6 © ISO/IEC 2018 – All rights reserved
— Author/company/email: Name, company, and email (if provided) of the person(s) submitting the
use case
— Actors/ stakeholders and their roles and responsibilities: Description of the players and their
roles in the use case
— Goals: Objectives of the use case
— Use case description: Brief description of the use case
4.2 Current solution
Current solutions describe current approach to processing big data at the hardware and software
infrastructure and analytics level.
— Compute (System): Computing component of the data analysis system
— Storage: Storage component of the data analysis system
— Networking: Networking component of the data analysis system
— Software: Software component of the data analysis system
4.3 Big data characteristics
Big data Characteristics describe the properties of the (raw) data including the four major ‘V’s’ of big data.
— Data source: The origin of data, which could be from instruments, Internet of Things, Web,
Surveys, Commercial activity, or from simulations. The source(s) can be distributed, centralized,
local, or remote.
— Data destination: If data transformed in use case, where the final results end up.
— Volume: The characteristic of datasets that is most associated with big data. Volume represents
the extensive amount of data available for analysis to extract valuable information. The assumption
that you can extract the most value by analysing as much of the volume of data as possible was one
of the primary drivers for the creation of the new scaling technologies.
— Velocity: The rate of flow at which the data is created, stored, analysed, or visualized. Big data
velocity means a large quantity of data needs to be processed in a short amount of time. Dealing
with high velocity data is commonly referred to as techniques for streaming data.
— Variety: The need to analyse data from a number of domains and a number of data types. The
variety of data was handled through transformations or pre-analytics to extract features that would
allow integration with other data. The wider range of data formats, logical models, timescales, and
semantics, which is desirous to be used in analytics, complicates the integration of the variety of
data. Metadata is increasingly used to aid in the integration.
— Variability: Changes in data rate, format/structure, semantics, and/or quality that impact the
supported application, analytic, or problem. Impacts can include the need to refactor architectures,
interfaces, processing/algorithms, integration/fusion, storage, applicability, or use of the data.
4.4 Big data science
Big data science describes the high level aspects of the data analysis process.

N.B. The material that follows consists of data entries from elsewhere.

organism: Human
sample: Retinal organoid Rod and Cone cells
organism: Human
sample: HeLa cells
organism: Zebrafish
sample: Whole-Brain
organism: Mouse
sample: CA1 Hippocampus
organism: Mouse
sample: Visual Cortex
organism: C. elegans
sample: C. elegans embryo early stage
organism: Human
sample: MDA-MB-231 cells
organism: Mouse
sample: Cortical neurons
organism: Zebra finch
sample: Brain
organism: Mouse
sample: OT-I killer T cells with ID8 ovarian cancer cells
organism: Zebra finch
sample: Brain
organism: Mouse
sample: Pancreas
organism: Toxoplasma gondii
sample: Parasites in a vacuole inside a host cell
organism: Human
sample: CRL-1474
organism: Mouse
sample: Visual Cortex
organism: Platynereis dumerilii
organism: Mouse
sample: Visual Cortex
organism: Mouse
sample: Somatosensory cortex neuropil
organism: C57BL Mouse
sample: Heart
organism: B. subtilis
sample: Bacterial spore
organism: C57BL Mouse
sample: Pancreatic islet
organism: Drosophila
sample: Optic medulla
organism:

— Veracity and data quality: This covers the completeness and accuracy of the data with respect
to semantic content as well as syntactical quality of data (such as presence of missing fields or
incorrect values).
© ISO/IEC 2018 – All rights reserved 7
— Visualization: Refers to the way data is viewed by an analyst making decisions based on the data.

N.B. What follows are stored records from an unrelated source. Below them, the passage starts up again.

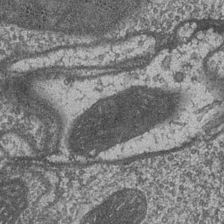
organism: Drosophila
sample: Optic medulla
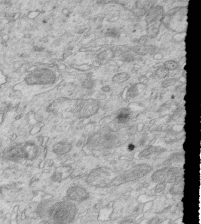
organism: Mouse
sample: Multiciliated cells
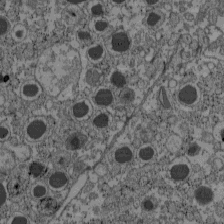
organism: C57BL Mouse
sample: Pancreatic islet
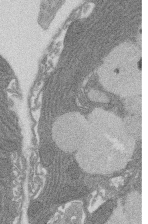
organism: Rat
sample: Salivary granule
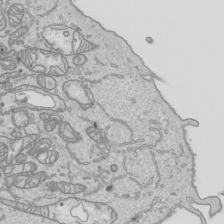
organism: Human
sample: Mitochondria in HCT116 cells
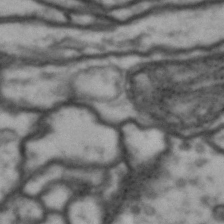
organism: Drosophila
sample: Brain
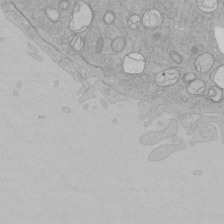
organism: Human
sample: Mitochondria in HCT116 cells
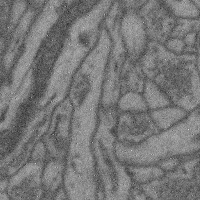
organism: Mouse
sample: Cerebral cortex
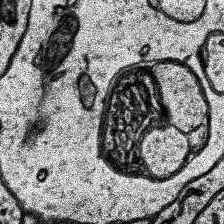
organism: Human
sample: Temporal Lobe
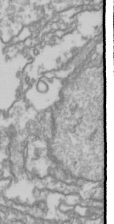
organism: Drosophila
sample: Cell division; meiosis; drosophila spermatocytes
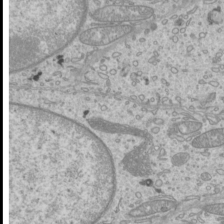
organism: Mouse
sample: Cilia; mouse epididymis
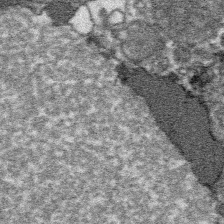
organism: Platynereis dumerilii
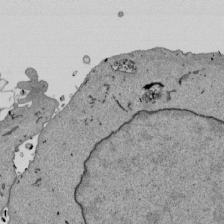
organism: Mouse
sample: ED-1 cell nuclei; centrioles
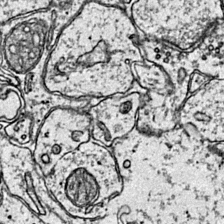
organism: Mouse
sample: Primary visual cortex
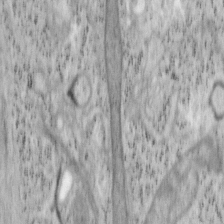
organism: Human
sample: HeLa cells
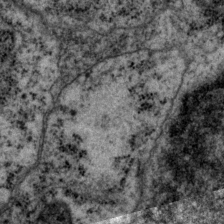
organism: P. pacificus
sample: Pharynx
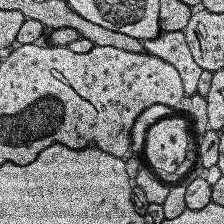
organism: Human
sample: Temporal Lobe
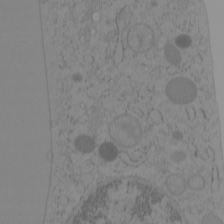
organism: Human
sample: HeLa cells
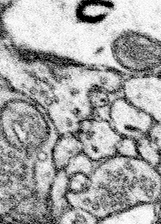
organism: Mouse
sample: Somatosensory cortex neuropil
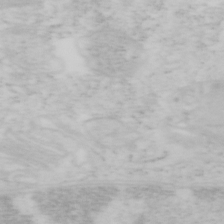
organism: Mouse
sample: OT-I killer T cells with ID8 ovarian cancer cells

Typically, visualization is the final stage of a technical data analysis pipeline and follows the data
analytics stage.
— Data types: Refers to the style of data such as structured, unstructured, images (e.g., pixels), text
(e.g., characters), gene sequences, and numerical.
— Metadata: Comments on quality and richness of metadata.

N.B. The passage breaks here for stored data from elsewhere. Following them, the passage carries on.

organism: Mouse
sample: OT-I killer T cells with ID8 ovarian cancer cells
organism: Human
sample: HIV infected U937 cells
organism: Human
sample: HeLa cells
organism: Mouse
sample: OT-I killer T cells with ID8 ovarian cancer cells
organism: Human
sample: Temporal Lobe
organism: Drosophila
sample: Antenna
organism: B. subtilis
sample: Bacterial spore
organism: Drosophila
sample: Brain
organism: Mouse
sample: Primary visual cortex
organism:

— Curation and governance: Comment on process to ensure good data quality and who is responsible.
NOTE The use case template has a separate item to describe security and privacy issues.
— Data analytics: Refers broadly to tools and algorithms used in processing the data at any stage
including the data to information or knowledge to wisdom stages, as well as the information to
knowledge stage.
4.5 Overall big data issues
— Other big data issues: Did we miss something important that your use case highlights? Your chance
to address questions which we should have asked.
— User Interface and mobile access issues: Refers to issues in accessing or generating big data from
clients including smart phones and tablets.
— List key features and related use cases: Put use case in context of related use cases. What features
generalize and what are idiosyncratic to this use case.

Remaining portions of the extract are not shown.